The Galleries take their name from the Accademia of Belle Arti with which they had shared the same seat until 2004. They are housed in the agglomeration of: the ancient church of Santa Maria della Carità, the Scuola Grande della Carità and the monastery of the Lateran Canons, designed by Andrea Palladio. The galleries house the best and most important works of Venetian and Veneto art made between the XIV and XVIII centuries.
Among the numerous famous artists are works by Jacopo Bellini, Vittore Carpaccio, Giorgione, Veronese, Tintoretto, Titian, Giambattista Tiepolo, Canaletto, Guardi and Longhi. In particular, there around 20 masterpieces by Jacopo Tintoretto that cover an extensive period of time beginning from the Miracle of the Slave of 1548, made for the Scuola Grande of San Marco. It also houses the disturbing, hallucinating but powerful canvases by Hieronymus Bosch, such as Triptych of Santa Liberata, Four Visions of the Afterlife and Triptych of the Hermits.

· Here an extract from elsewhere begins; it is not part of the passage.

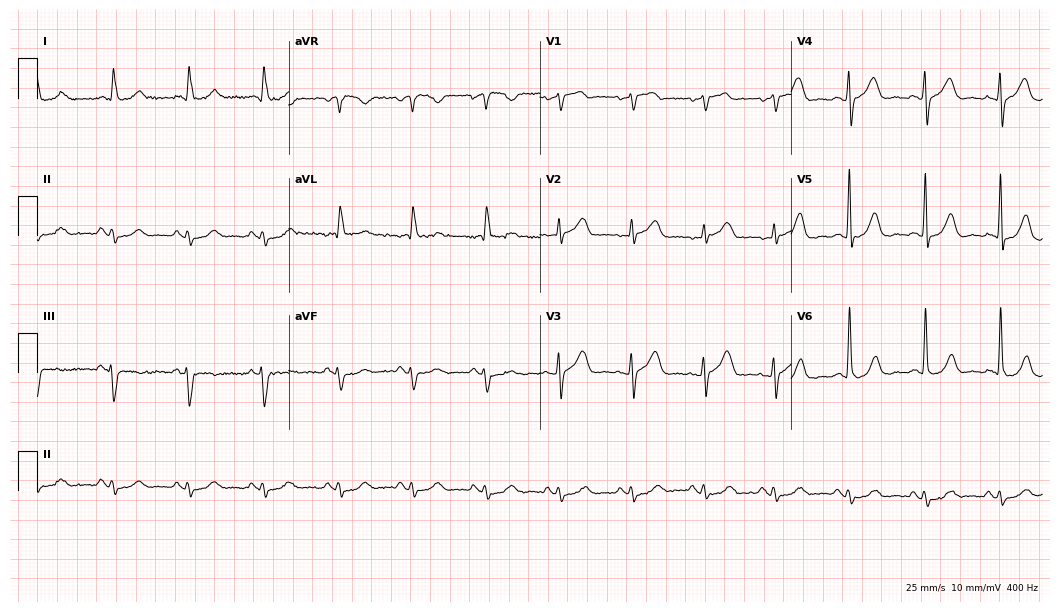
Standard 12-lead ECG recorded from a 79-year-old female patient (10.2-second recording at 400 Hz). None of these six findings is recorded: first-degree AV block, right bundle branch block (RBBB), left bundle branch block (LBBB), sinus bradycardia, atrial fibrillation (AF), sinus tachycardia. Only these six findings were labelled.

Since its foundation the Accademia has acquired works of art for the teaching of young artists and for restoration; then, with the fall of the Serenissima (1797), important monuments were stripped of many of their masterpieces and this institution performed a fundamental role in preserving these artistic jewels that risked being dispersed. It was officially instituted in 1807 by Napoleonic decree as an evolution of the pre-existing Academia of Painters and Sculptors, already active since 1750 near the Fonteghetto della Farina in San Marco; in this case it was re-founded - with the same statue of the Accademie already established in Milan and Bologna - in the new seat of the Carità complex, then cleared of the Lateran Canons and the old Scuola della Carità.

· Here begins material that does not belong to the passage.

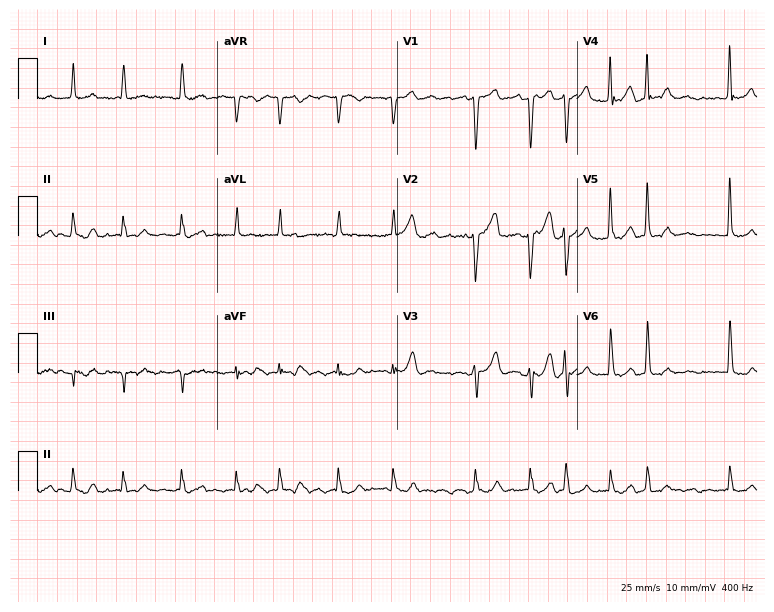
Resting 12-lead electrocardiogram (7.3-second recording at 400 Hz). Patient: a male, 82 years old. The tracing shows atrial fibrillation.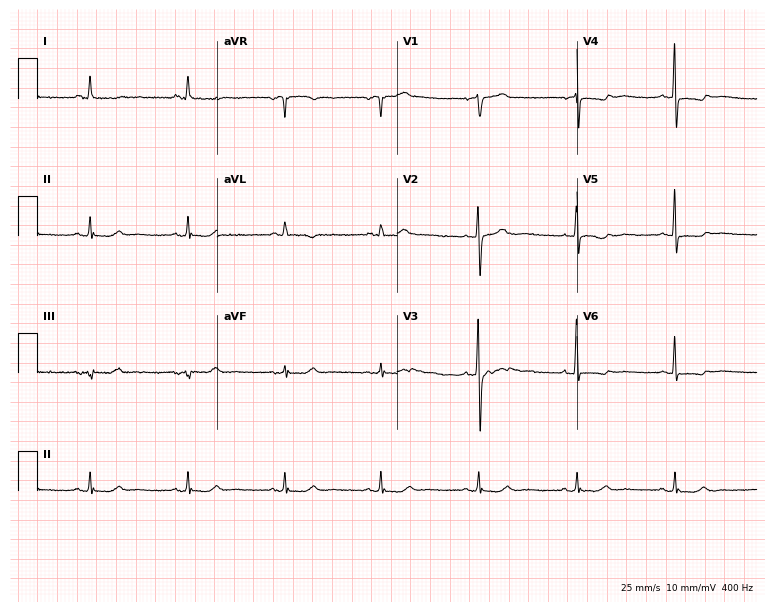
Standard 12-lead ECG recorded from a 60-year-old female patient (7.3-second recording at 400 Hz). None of these six findings is recorded: first-degree AV block, right bundle branch block, left bundle branch block, sinus bradycardia, atrial fibrillation, sinus tachycardia. Other findings, if any, are not listed.

After important works implemented by Giannantonio Selva to adapt the buildings and the spaces were concluded in 1811, the galleries were opened to the public for the first time - even if only for a brief period - in 1817, with a large turnout of visitors.

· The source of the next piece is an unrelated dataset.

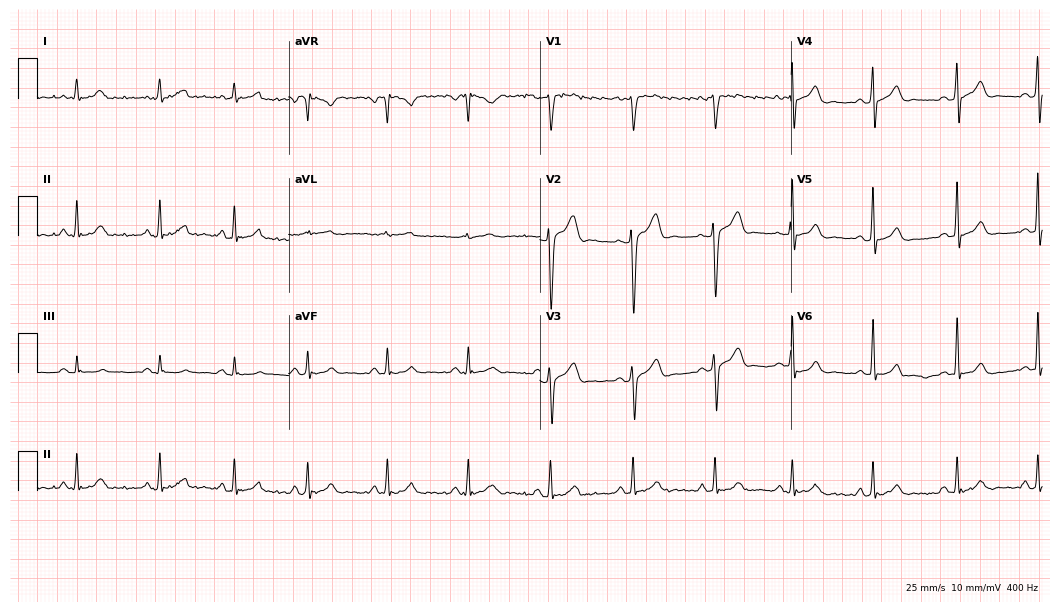
Electrocardiogram (10.2-second recording at 400 Hz), a man, 24 years old. Overall reading on record: normal ECG.

Many people do not know that it is precisely here in these walls - even if it is only exhibited on some occasions - that the celebrated drawing by Leonardo da Vinci depicting the human proportions according to the anthropometric canons of the roman architect Vitruvius Pollio of the 1st century B.C. is kept, more commonly known as the Vitruvian Man. The drawing has been kept in the Gallerie dell’Accademia since 1822, when the Austrian Government acquired it - along with twenty-five other extraordinary drawings by Leonardo - from the Milanese collector Giuseppe Bossi, who managed to publish it in 1810, after centuries of oblivion.